What tech conference are you going to where they serve alcohol at the actual
conference?!?!? Hell, I've been to no fewer than 30 conferences in the US over
the past 15 years and not one has served alcohol. They serve alcohol at the
pre-conference networking events, and they serve alcohol at the get-togethers.
So don't go to those things. Problem solved.

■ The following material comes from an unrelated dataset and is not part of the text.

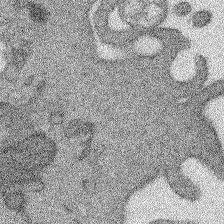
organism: Human
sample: HeLa cells

 _The reward for winning the conversation seems uncertain except that everyone
thinks you’re an asshole but can at least admit you are not ignorant about
whatever obscure aspect of computing is on the table at the moment._

That's just absolutely absurd. There is no "winning" and for her to think
there is just implies a lack of understanding of "the point" of tech
conferences. The point is "to learn stuff" and, for some, "to network". Those
are the two and only reasons to go as an attendee. If you are a speaker, the
only reason to go could be summed as "To raise my consulting rates" or "To get
more customers". If it's the latter, then the situation explained describes
every single conversation in which a guy/gal wants to be "The Man" in front of
the consultant.

 _On the way out, they’ll turn to me and ask for a t-shirt._

Bull$#%(. That's just not happening. Zero chance of actual occurrence in real
life.

 _“I am just blown away that someone that looks like you knows so much about
these things.”_

Holy jeez, you've won the genes lottery and you're complaining that people are
complementing you? Wow. Ridiculously small minded things.